THE year is 1996 and Britpop is playing, lip liner is being applied and cigarette smoke is inhaled with every other breath.
Over the course of a single day, a group of teenagers from a Catholic girls’ school in the Scottish Highlands are on a mission — to have sex.
The horny crew use their choir coach-trip to Edinburgh as an opportunity to get drunk and, they hope, get laid, while the nun in charge of them isn’t looking.
Like the characters, I was also a schoolgirl of 15 in 1996, and the riotous scenes of decanting booze into plastic bottles, stuffing bras, telling bouncers your star sign and slipping out your brace to get a snog really resonate.
The gang comprise the more innocent Orla (Tallulah Greive), protector of the pack Manda (Sally Messham), curious Finnoula (Abigail Lawrie), rebellious Kylah (Marli Siu) and feisty Chell (Rona Morison).
Their opportunities don’t extend much further than a job at Woolworths, or pregnancy.
But the chance to have a wild time in the big city has presented itself, and these girls aren’t going to let it go.
Music is also a huge part of this movie, giving otherwise drab Edinburgh street scenes a lift.
It is a proudly Scottish drama, from writer-director Michael Caton-Jones who adapted the story from Alan Warner’s 1998 novel The Sopranos.
The complex and layered friendship between the group of girlfriends resonates. There’s jealousy, complicated connections and an ability for them to all break off at any point and strike up new alliances.
This is how girls on the cusp of womanhood are — and it’s refreshing to be reminded of the dynamics of those often tricky times. While the brassy bunch with filthy mouths are fun, there’s a sobering side to their story and a definite discomfort about their relentless pursuit of sex.
Although it’s clear they’re ballsy enough to stand up for themselves, you are often reminded they are naïve 15-year-olds.
Overall, an endearing watch, as the girls’ lacklustre lives can be forgotten for one day of frivolous fun they’ll never forget.
THE LAST BUS
ROAD trip movies make classics such as Thelma And Louise or True Romance spring to mind. Wild, glamorous adventures across America.

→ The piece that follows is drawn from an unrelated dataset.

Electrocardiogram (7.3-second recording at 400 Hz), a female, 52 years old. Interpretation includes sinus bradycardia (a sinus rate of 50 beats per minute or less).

But while The Last Bus falls into this genre, the Ford Thunderbird and pink Cadillac are replaced by, you guessed it, buses.

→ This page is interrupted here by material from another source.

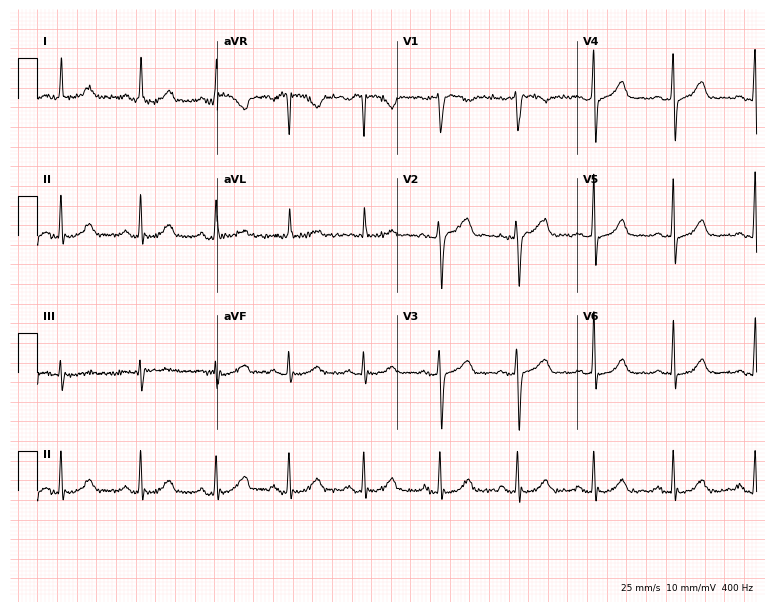
Electrocardiogram (7.3-second recording at 400 Hz), a 55-year-old woman. Overall reading on record: normal ECG.

Elderly widower Tom (Timothy Spall) embarks on a poignant journey from John O’Groats to Land’s End – a world away from America’s iconic Route 66.
The film, written by Joe Ainsworth (Call The Midwife, New Tricks) begins in Cornwall in 1952.
Tom’s young wife Mary (Natalie Mitson) looks into a mirror and says: “Take me away from this place, Tom, as far as we can go.”
And so the couple move to John O’Groats.
When elderly Mary (Phyllis Logan) passes away, Tom plans his trip back to where they first met. His painful story unfolds in a series of misty-eyed flashbacks.
Director Gillies MacKinnon said his film is about a “man who feels as if he’s at death’s door, and actually lives again”. It’s also a welcome reminder of the kindness of strangers.
The long journey is tougher than Tom ever imagined. He shares buses with cheerleaders, football fans and a flock of sheep, playing a part in the lives of those he encounters.
It’s a wonderful British weepy with a modern twist.
JORDAN PEELE continues his horror mission in this reboot of 1992 film Candyman with co-writer-director Nia DaCosta.
With a nod to Black Lives Matter, the movie explores themes of white violence, police brutality and gentrification through an urban legend lens.
Set in present-day Chicago, the story centres on a couple who have moved into a glitzy apartment in the Cabrini-Green neighbourhood, which has been mostly torn down, leaving creepy derelict buildings.
Artist Anthony (Yaya Abdul-Mateen II) uses the local macabre menace as inspiration for his latest work.
But as he delves deeper into the Candyman legend, his physical and mental health comes under threat as the jeopardy of invoking Candyman’s name leads to deadly consequences.
The film’s political overtones are a bit heavy-handed but clever use of mirrors and gruesome body horror and slasher movie nods keep the uneasy pace going.
The plot does get messy as it tries to connect the dots of the past with the present in the final act while the childhood trauma storyline of Anthony’s art curator partner Brianna (Teyonah Parris) feels rushed.
But, ultimately, Candyman builds on the character elements and references from the original story to expand its horrifying lore and deliver performances to often entertaining effect.